I think everyone should read this book because it provides the keys necessary for understanding events that we often can't comprehend. The book describes the origins of "Evil", its true nature, and illustrates how it spreads throughout society.

Mr. Łobaczewski spent years observing those in power whose actions were the incarnation of evil, people described in psychological terms as anti-social, psychopaths, or sociopaths.

Silvia Cattori: Here is what a Swiss psychiatrist said to me about the book Political Ponerology:

I have never read anywhere else the things Łobaczewski speaks about. No other book has treated the subject in this way. It was immediately useful for me in my work. The things he affirms about perverse/pathological behaviour - in conflicts in business as well as in the political sphere where we see more and more conflicts and more and more people of this type - immediately helped me to better understand, for example, the functioning of these individuals who create conflicts in their work and who, wherever they go, pollute the atmosphere.

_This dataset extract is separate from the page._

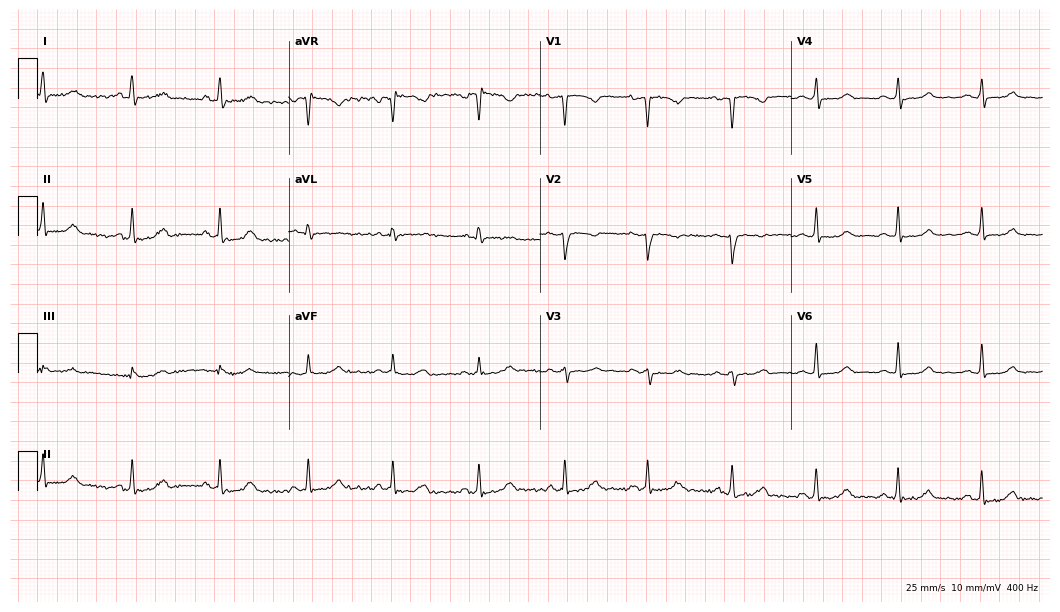
Standard 12-lead ECG recorded from a 36-year-old woman. Read as a normal ECG.
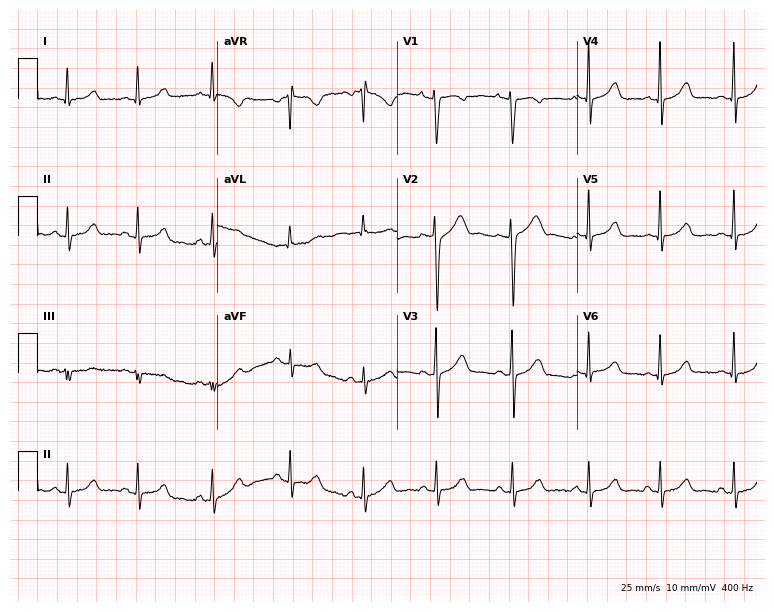
Electrocardiogram, a woman, 19 years old. Overall reading on record: normal ECG.

Why did he choose a title that is so hermetic, Political Ponerology, for a book that should interest not only psychologists and psychiatrists but everyone?

Laura: First of all, let me say that a very strong emotional bond exists between us and Dr. Łobaczewski and we have communicated with him regarding this interview. He is very elderly and his health has been very poor for the past year or so and he regrets that he is not able to respond personally; he made an attempt, but he is presently not even strong enough to write more than the briefest answers to written questions. Even then, after a few minutes of concentration, he is exhausted and his focus wanders. We very much want to protect his health and well-being, but we also wanted to satisfy the request for responses to important issues. Andrzej pointed out to me on the phone that he has full confidence in our understanding of the subject. He repeated that, as he said when he wrote to us, he was looking for someone who was going in the same direction, thinking the same way, that he could hand his work on to - more or less pass the torch, and of all the work had been passed to him by others. He spent years looking for someone and it was our work that met the criteria.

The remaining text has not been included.